++++ EXERCISE MATERIAL ++++

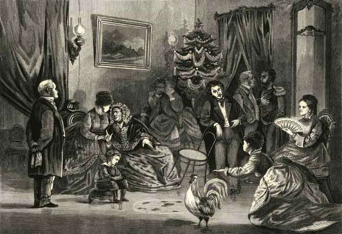 Гравюра Кампо Вейермана по рисунку Г. Тихомирова. Святочное гадание с петухом. Вторая половина XIX века.
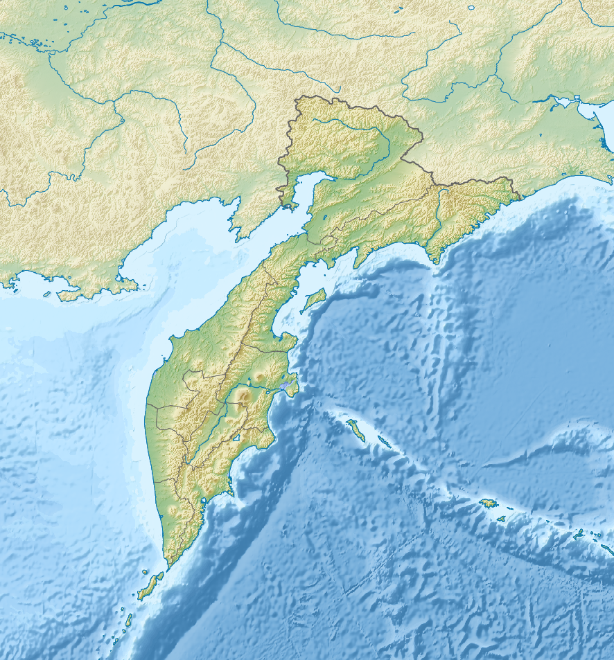 Физическая карта Камчатского края, Россия. Координаты для GMT: -R148.26/179.26/48.27/67.73 Инструменты: GMT, Inkscape
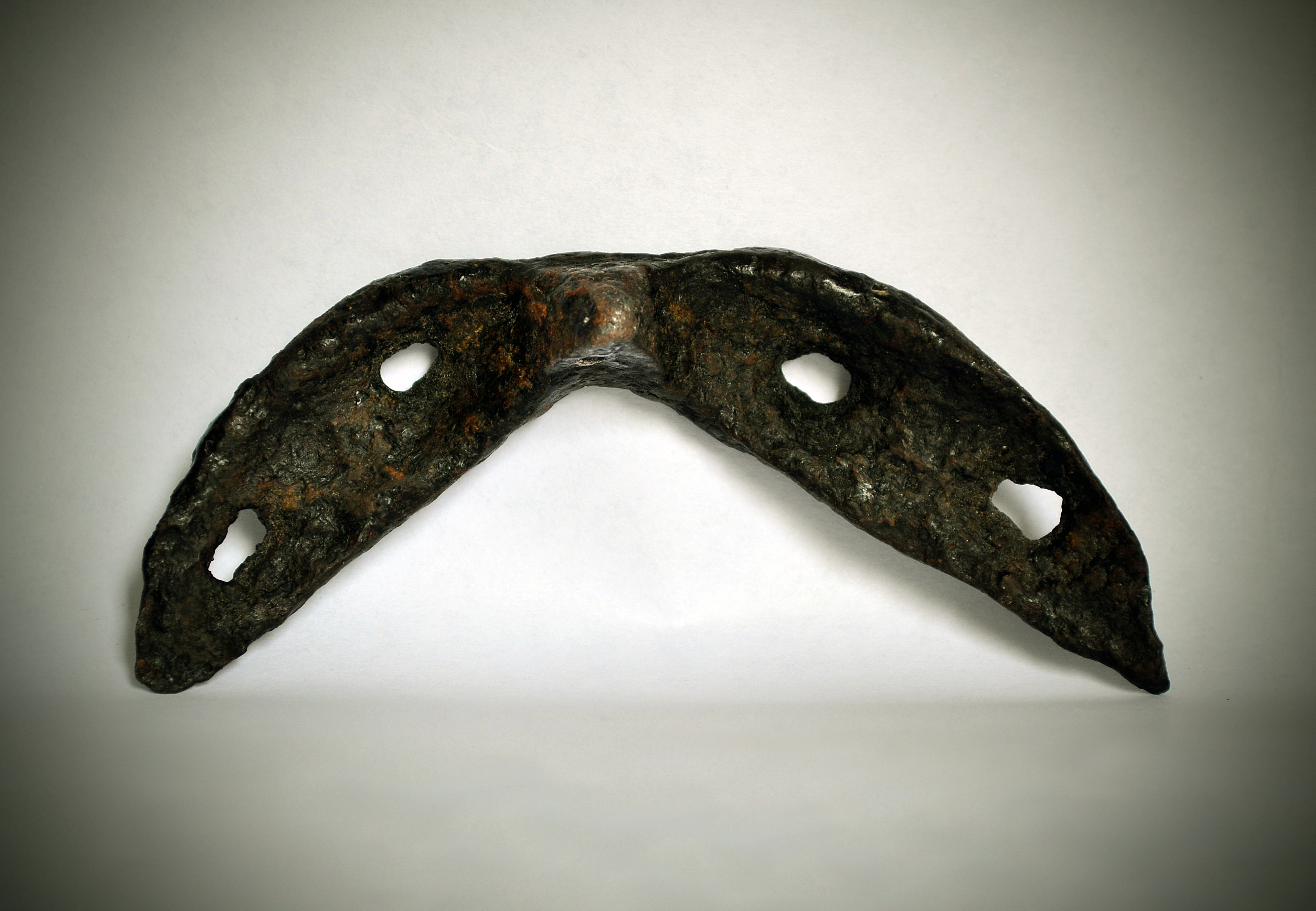 Древнерусская подкова,Рязанское княжество,13 век.
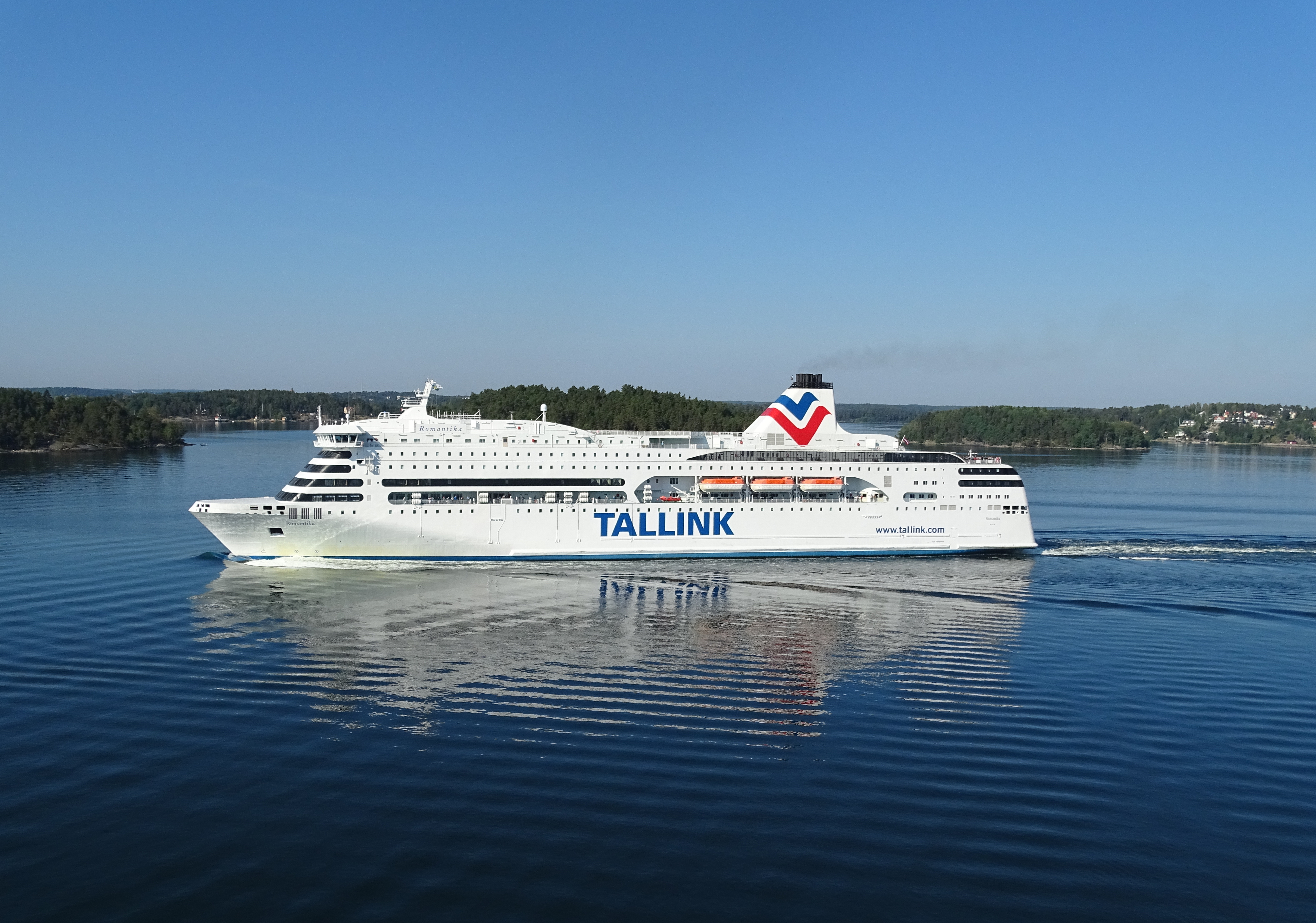 De cruiseferry Tallink MS Romantika.
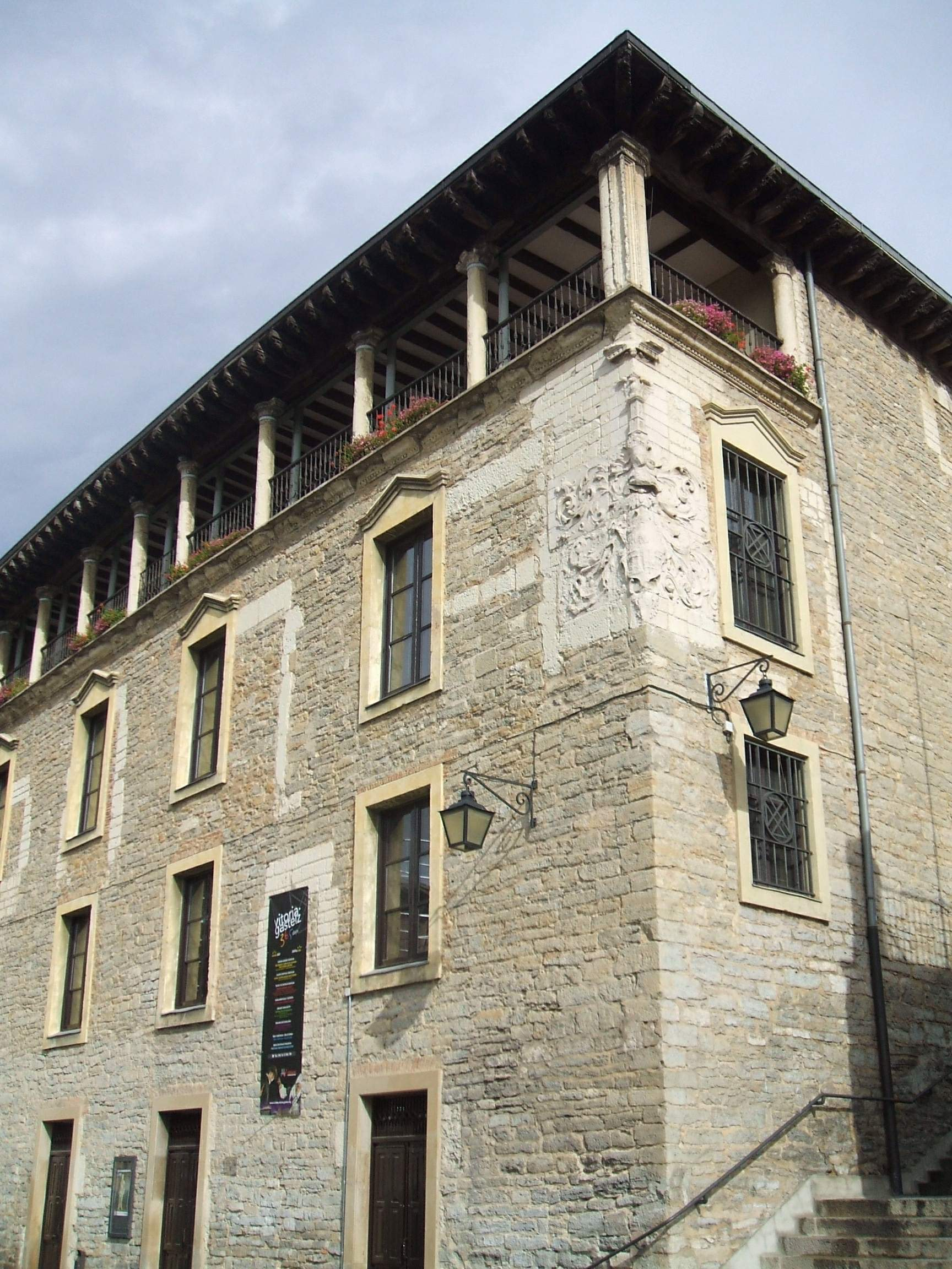 Palacio de Villa Suso (Vitoria)

++++

WHAT TO WORK ON:
Word for word, restate all of the material above except its pictures.

FINAL ANSWER:
 Гравюра Кампо Вейермана по рисунку Г. Тихомирова. Святочное гадание с петухом. Вторая половина XIX века.
 Физическая карта Камчатского края, Россия. Координаты для GMT: -R148.26/179.26/48.27/67.73 Инструменты: GMT, Inkscape
 Древнерусская подкова,Рязанское княжество,13 век.
 De cruiseferry Tallink MS Romantika.
 Palacio de Villa Suso (Vitoria)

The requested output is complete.